Во всяком случае, развод, о котором он попросил, совершился через четыре месяца после успешной защиты Леонардом диссертации и получения первой ученой степени. Соня припоминала ему то, что ее заставляли под благовидными предлогами работать машинисткой, как она выражалась. Но все же она простила Леонарда, и оба оставались друзьями вплоть до ее смерти в 1997 году.

Почетный профессор Джордж Леонард Фокс не мог сказать того же о трех других своих женах. Все они еще были живы (хотя он и узнал недавно, что Нубию окончательно сразил Альцгеймер), но ни одна не простила ему следующего брака или обид, которые он, видимо, нанес им. Хотя… может, Нубия и простила — ведь ей теперь даже не вспомнить, кто он такой. Леонард оторвался от дневника и не без иронии представил себе, как находит Нубию в переполненном государственном приюте для жертв старческого маразма и заново с ней знакомится.
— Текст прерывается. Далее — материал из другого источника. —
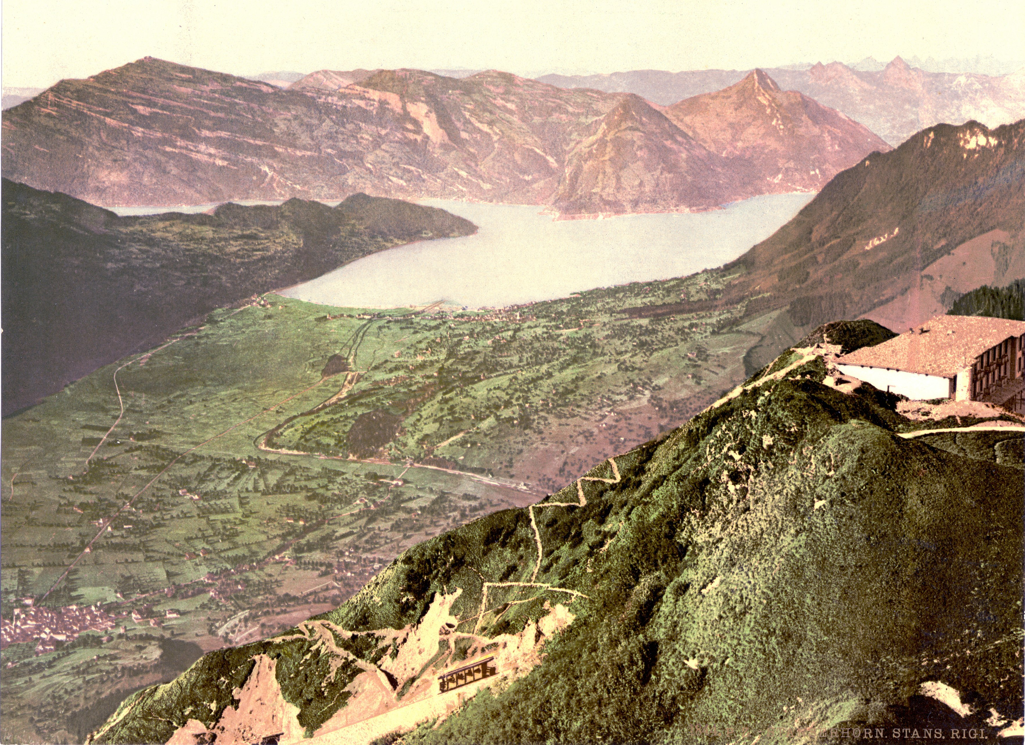 Das Stanserhorn mit der alten Standseilbahn, Stans und dem Vierwaldstättersee um 1900
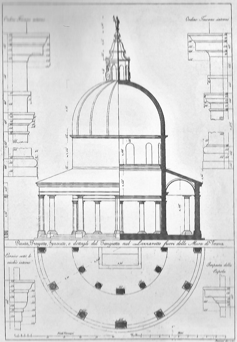 Prospetto e sezione della cappella del Lazzaretto di Verona, deisegnato da Francesco Ronzani
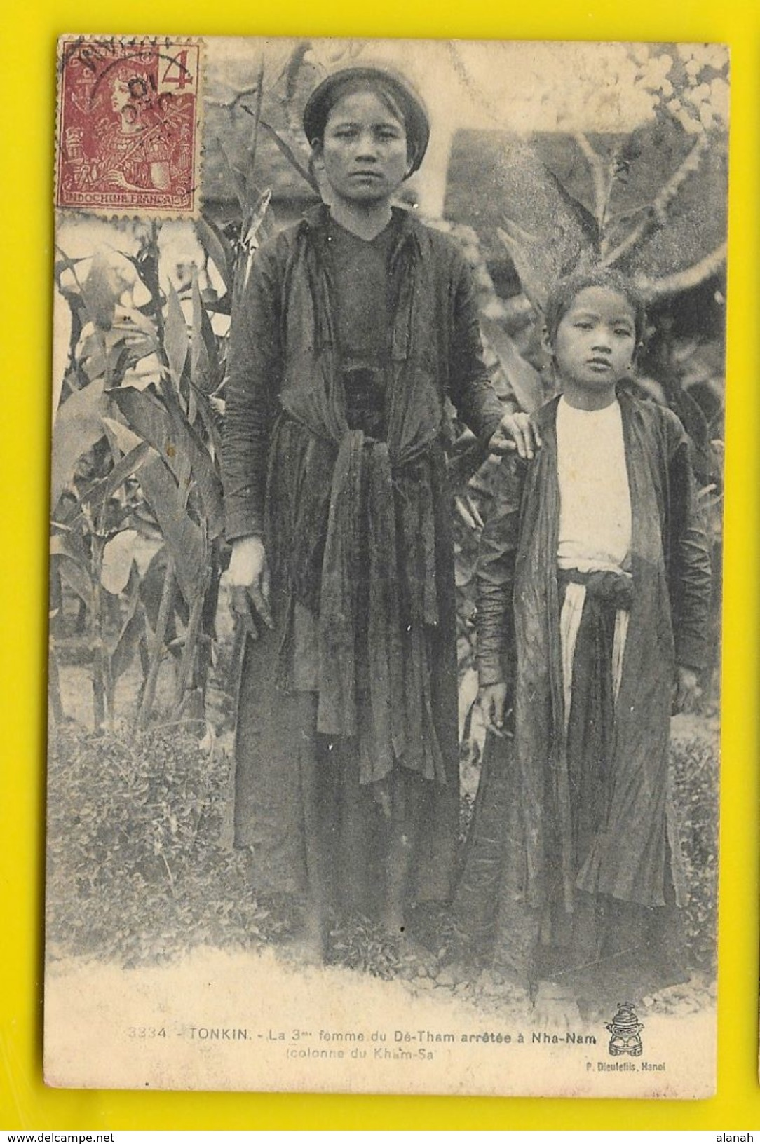 La 3° Femme du Dé-Tham arrêtée à Nha-Nam (Dieulefils) Tonkin.
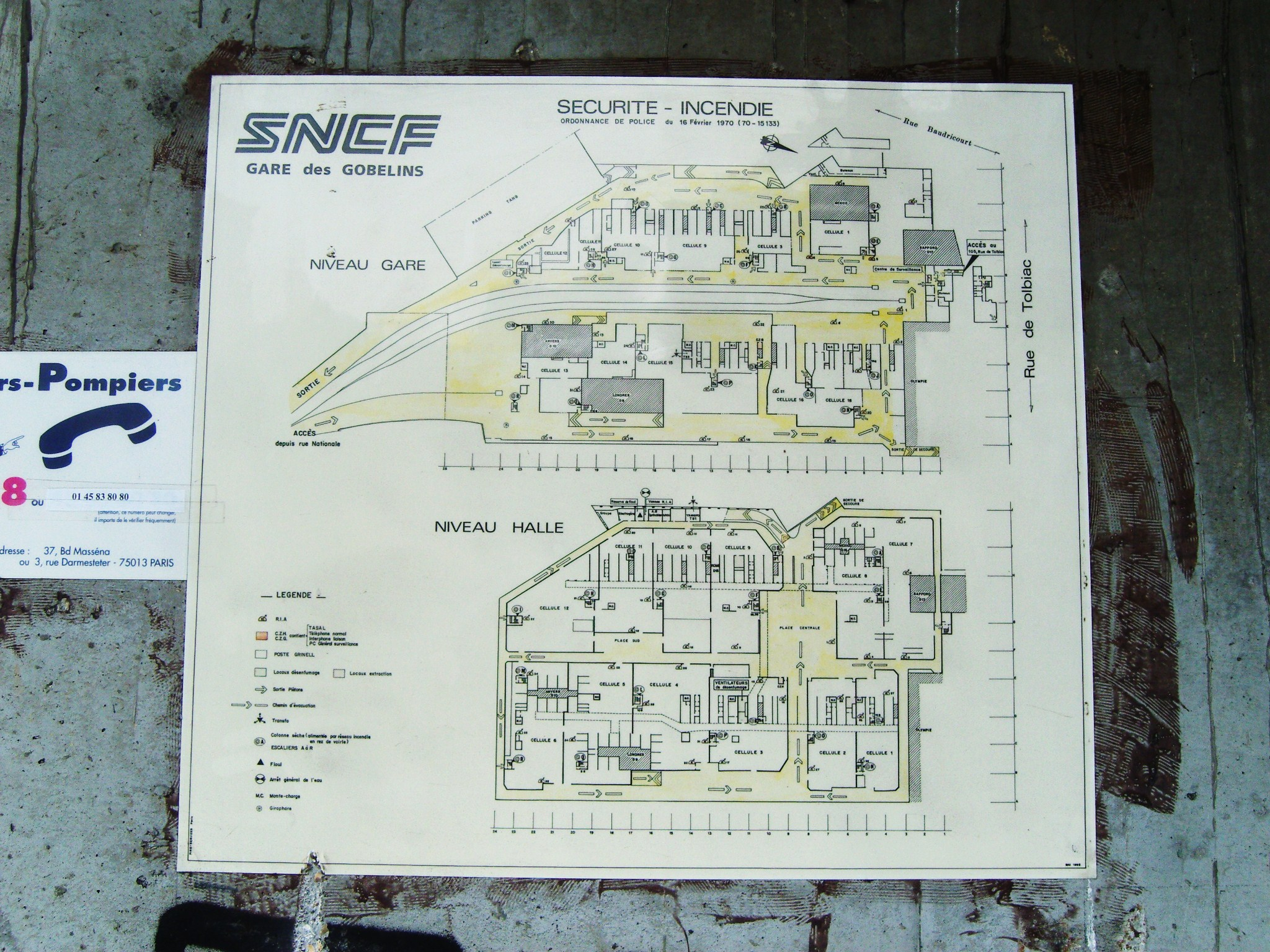 Paris 13e arrondissement, entrepôts de Paris-Gobelins, plan
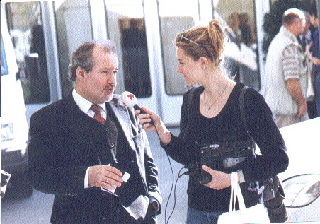 OB Gerhard Widder im Interview (Fotos 1984-2010, Andreas Klamm Sabaot)
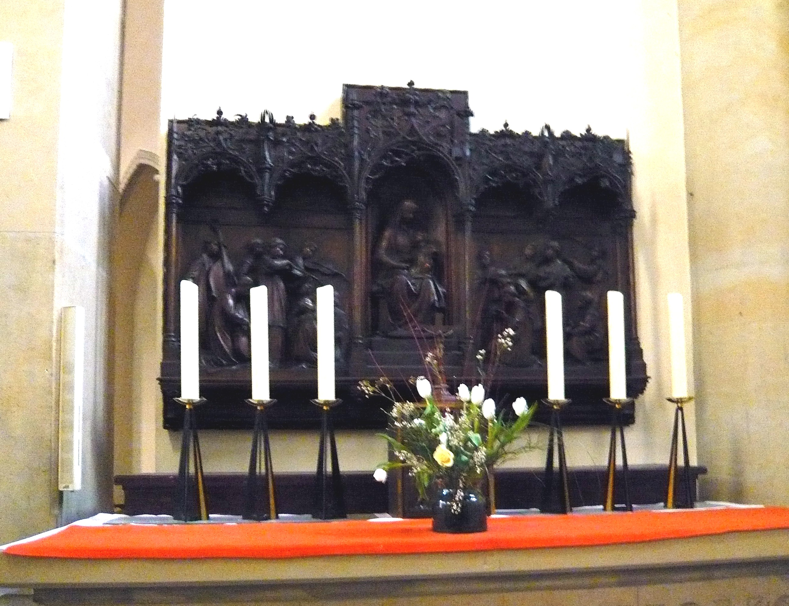 Kath. Kirche S. Corpus Christi, Prenzlauer Berg, Conrad-Blenkle-Straße
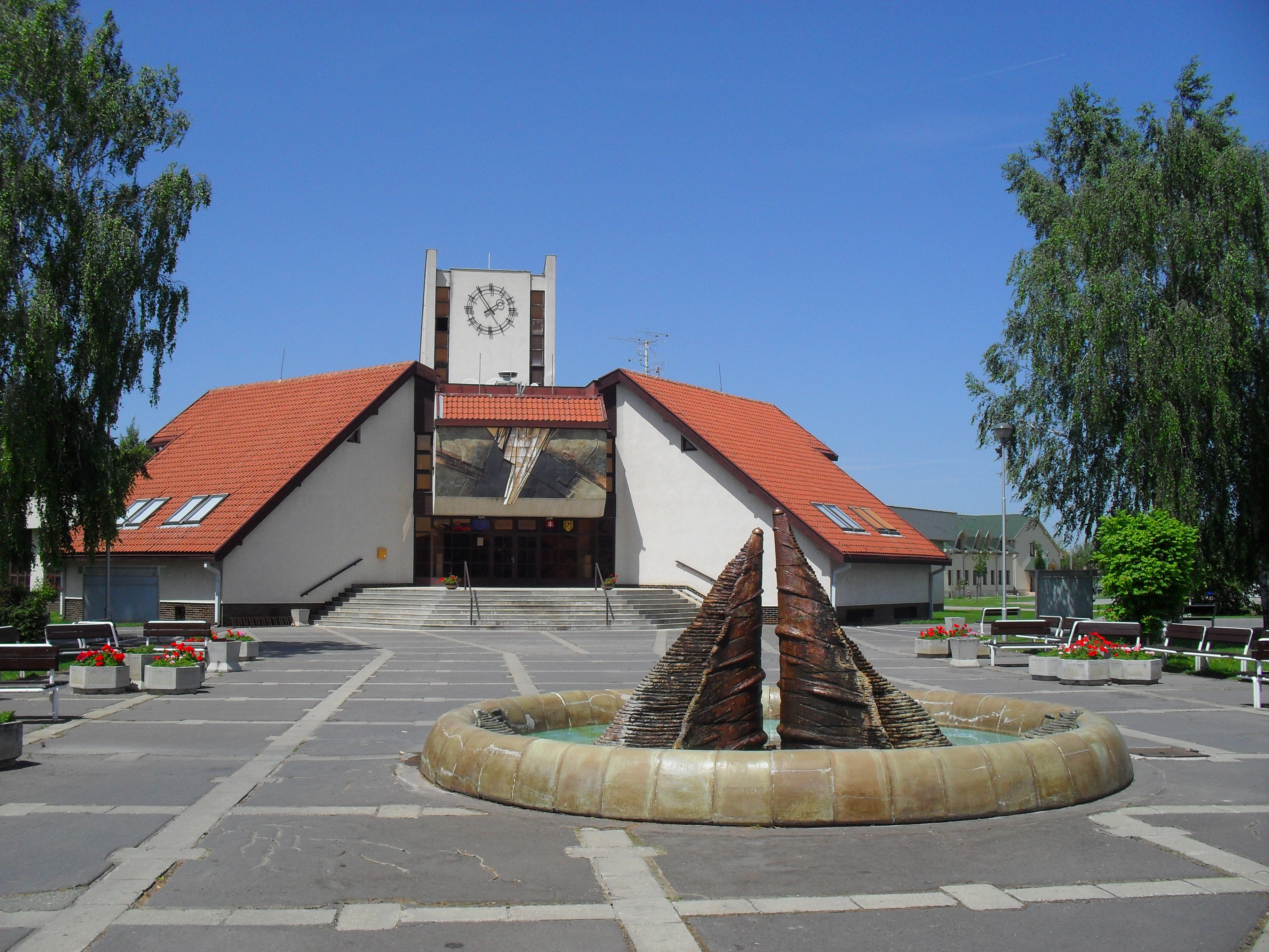 Naszvad - főtér, háttérben a községházával
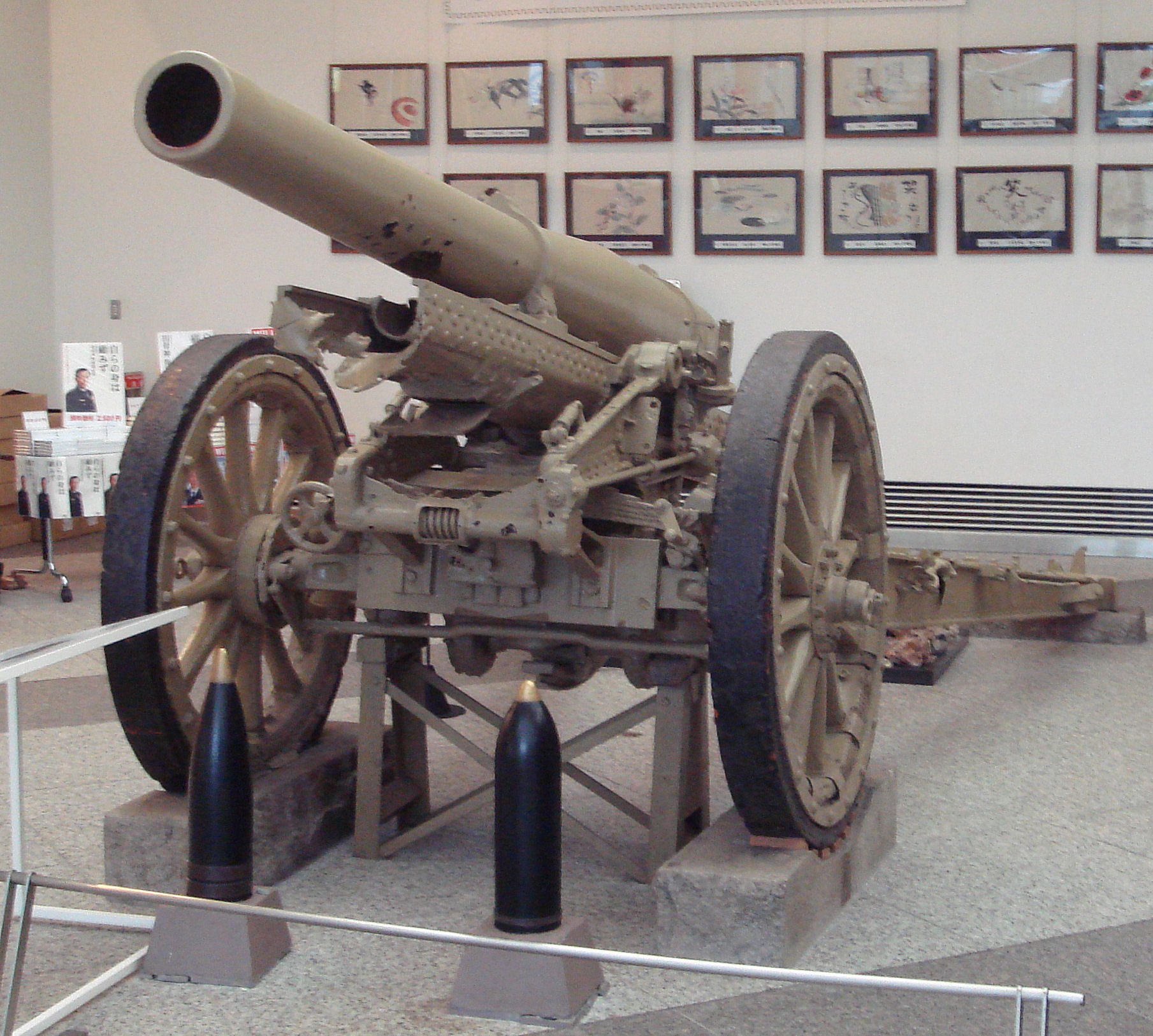 Model_96_(1936)_15cm_howitzer_Japan. Yasukuni Shrine.
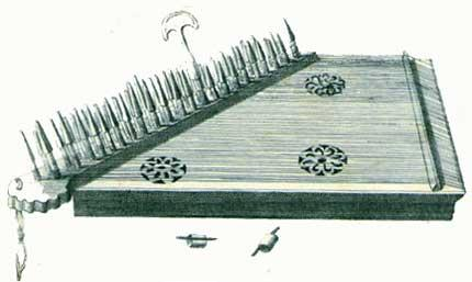 Quanoun datant du XIXe siècle : on note l'absence de peaux de résonance et de leviers d'altération
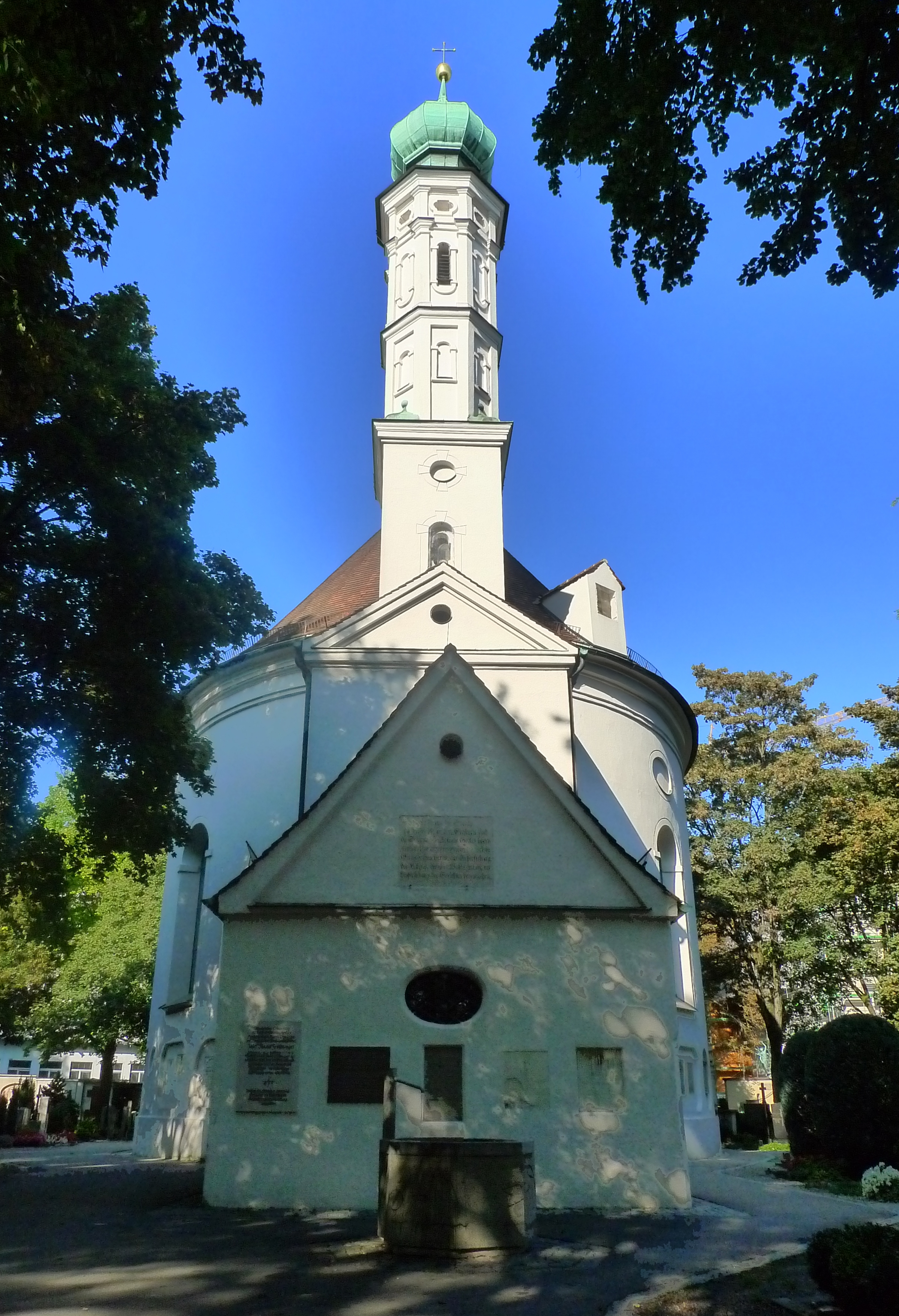 Katholische Friedhofskapelle St. Michael in Augsburg; Filialkirche von St. Moritz. Längsovaler Zentralbau . Turm mit Zwiebelkuppel und oktogonalen Obergeschossen. Von 1603 bis 1605 errichtet. Wahrscheinlich von Elias Holl, was aber nicht gesichert ist. Lediglich die Bauidee gibt Hinweis auf einen Holl`schen Ursprung. Bautafel mit lateinischer Inschrift: "Deo conditori Redemptorique et Angelis Piar Animar Patronis Dedicatum Anno MDCIV" Augsburg, Hermanstraße
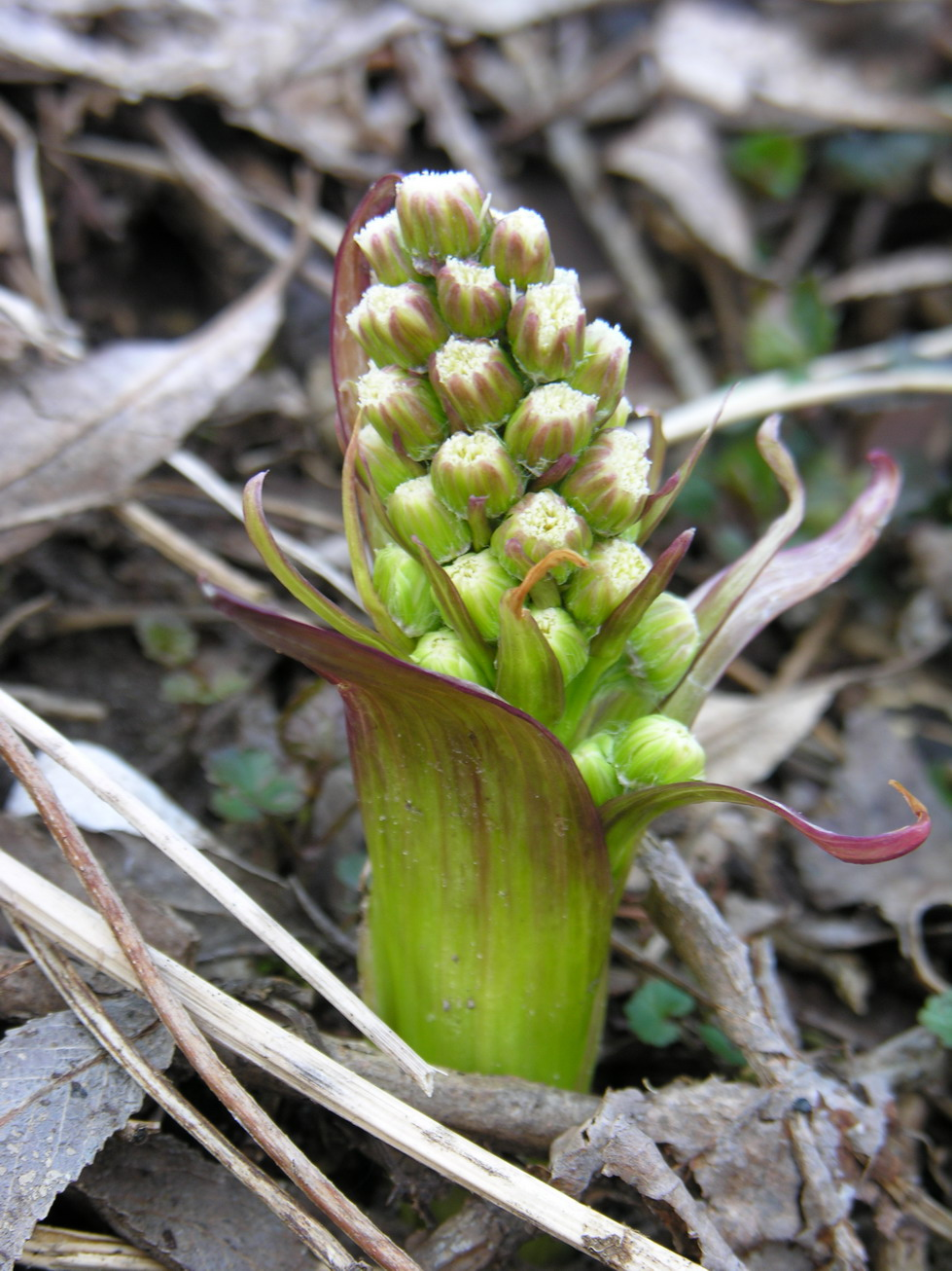 Petasites spurius Fam. Asteraceae
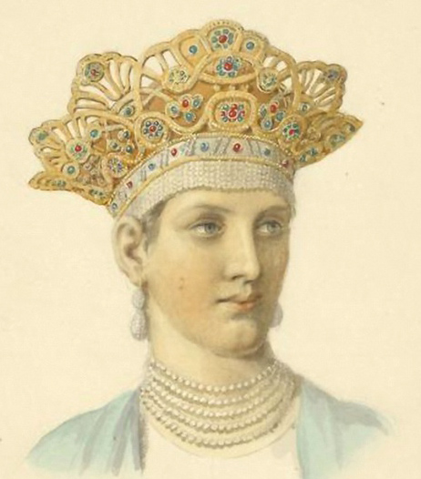 Головной убор белозерской девицы (коруна). Ф. Г. Солнцев «Одежды Русского государства»

Он тряхнул головой. Иногда он задавался вопросом: не проявляются ли и у него первые признаки болезни Альцгеймера. (Правда, он понимал, что в семьдесят четыре признаки должны быть далеко не первыми.)

Вэл на сей раз не пришел ночевать — появился, когда Леонард уже заканчивал поздний завтрак. В ответ на «доброе утро» дед услышал от парня лишь раздраженное хмыканье. После этого Вэл завалился в кровать и проспал большую часть воскресного дня.

Леонард знал: этот шестнадцатилетний мальчишка никогда не поделится тем, что происходит в его жизни, ни с дедом, ни вообще с кем-нибудь из старших. Угрюмый, надутый, вспыльчивый, неразговорчивый подросток: до чего же заезженный стереотип! Если бы Леонард не знал о других чертах характера единственного сына своей дочери: чувствительности (которую тот изо всех сил скрывал от сверстников), любви к чтению, нежелании (по крайней мере, в детстве) причинять боль другим, то вряд ли он справился бы с искушением умыть руки и отправить мальчишку назад к отцу.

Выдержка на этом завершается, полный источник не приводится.